I realised almost immediately when I got to the first job today that I put the gauge on the wrong side of the flow meter. It should have been on the other side :-( 

We got east for a few days now, I was hoping to get this sorted and paint the chipper over the break, got the paint and the $$$ stickers, don't want to do a nice paint job then wreck it by spilling hydraulic oil all over the chipper so I guess I'll just have to leave it for a few more days.

Shaun


----------



## CalTreeEquip (Mar 28, 2013)

Sounds to me like your control valve needs new O rings. If your getting 2000 psi or so when you close the control valve you installed then the pump is fine and the pressure relieve valve is working as well. It could be the cylinder but I have never had to replace one of them, replaced or rebuilt a bunch of control valve though. They take a lot of abuse. If the feed wheels work well then its probably not the pump. If the wheels are spinning and you hit the lift cylinder and it doesn't go up and the wheels stop turning or turn slow then it might be the pump. If you then put the wheel in neutral and the cylinder does go up, thats a pressure problem as well, could be the pressure relieve valve. It all depends on how the hydraulics are configured and I have seen different configurations one them. I usually draw a schematic of the system before I do anything since the placement of the different control valves effect the flow of pressure through the system. It helps to look at a map while your working on it. Also take a few pics so you don't reattach the hoses in the wrong place. I once replace a hydraulic pump because I didn't have pressure because the knucklehead fool city mechanic switched two hoses.


----------



## imagineero (Jan 26, 2014)

Just a follow up on this. I finally got the pressure gauge and valve mounted correctly, and found that the machine was making 1000psi when cold lifting, but would drop down to 500 when hot. Closing the valve and activating lift (so no fluid could pass through and the gauge saw the full pressure) gave me over 2,000 PSI which was a pretty clear indicator the lift/crush cylinder was internally bypassing so I ordered a replacement lift/crush cylinder and fitted it. The problem was immediately solved and it now works very well, lifts easily to full open and is easy to control. The swapover was straighforward.


----------



## CalTreeEquip (Jan 26, 2014)

Man that took a while to fix. What the new cylinder cost you?


----------



## dbl612 (Jan 26, 2014)

imagineero said:


> Just a follow up on this. I finally got the pressure gauge and valve mounted correctly, and found that the machine was making 1000psi when cold lifting, but would drop down to 500 when hot. Closing the valve and activating lift (so no fluid could pass through and the gauge saw the full pressure) gave me over 2,000 PSI which was a pretty clear indicator the lift/crush cylinder was internally bypassing so I ordered a replacement lift/crush cylinder and fitted it. The problem was immediately solved and it now works very well, lifts easily to full open and is easy to control. The swapover was straighforward.


see #9 reply.


----------



## imagineero (Jan 26, 2014)

CalTreeEquip said:


> Man that took a while to fix. What the new cylinder cost you?
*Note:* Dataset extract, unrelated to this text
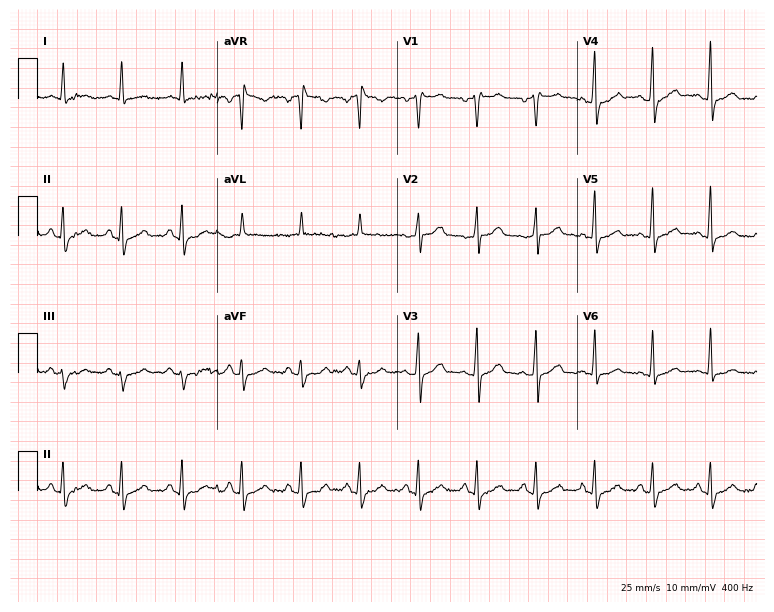
ECG (7.3-second recording at 400 Hz) — a 55-year-old man. Screened for six findings — first-degree AV block, right bundle branch block, left bundle branch block, sinus bradycardia, atrial fibrillation, sinus tachycardia — none is recorded. Only these six findings were labelled.

I fixed it more than 6 months ago, but forgot to post a follow up. I was linking this thread to another and realised i never posted after getting it sorted. From memory i think the replacement cylinder was about $450 from bandit in Australia. 
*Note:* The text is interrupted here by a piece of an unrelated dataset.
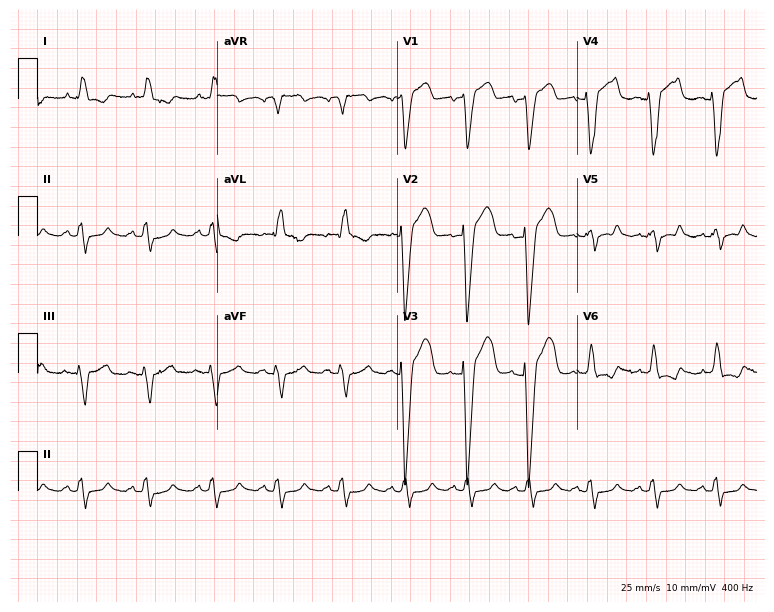
ECG (7.3-second recording at 400 Hz) — a male patient, 72 years old. Findings include left bundle branch block (LBBB).

The swap out was pretty straightforward. I received some pretty good advice here which helped in trouble shooting the problem. Hydraulics aren't so easy to diagnose without gauges, but having some gauges now is a big help. The bits and pieces are so expensive you don't want to just go replacing them blindly


----------



## imagineero (Jan 26, 2014)

dbl612 said:


> see #9 reply.



Thanks, i already read it ;-)


----------



## dbl612 (Jan 26, 2014)

imagineero said:


> Thanks, i already read it ;-)


get a packing kit, inexpensive, repack cylinder and keep as a spare. easy fix, no special tools needed. crush cylinders are constantly moving and wearing the seal set. congrats on your success.


----------



## pdqdl (Jan 29, 2014)

Yup.

I just went through the same problems, I had worn out o-rings in the valves and the cylinder. We just replaced the o-rings, and it all works like new now. The only time I replace a whole cylinder is when it is absolutely trashed.


----------



## imagineero (Jan 29, 2014)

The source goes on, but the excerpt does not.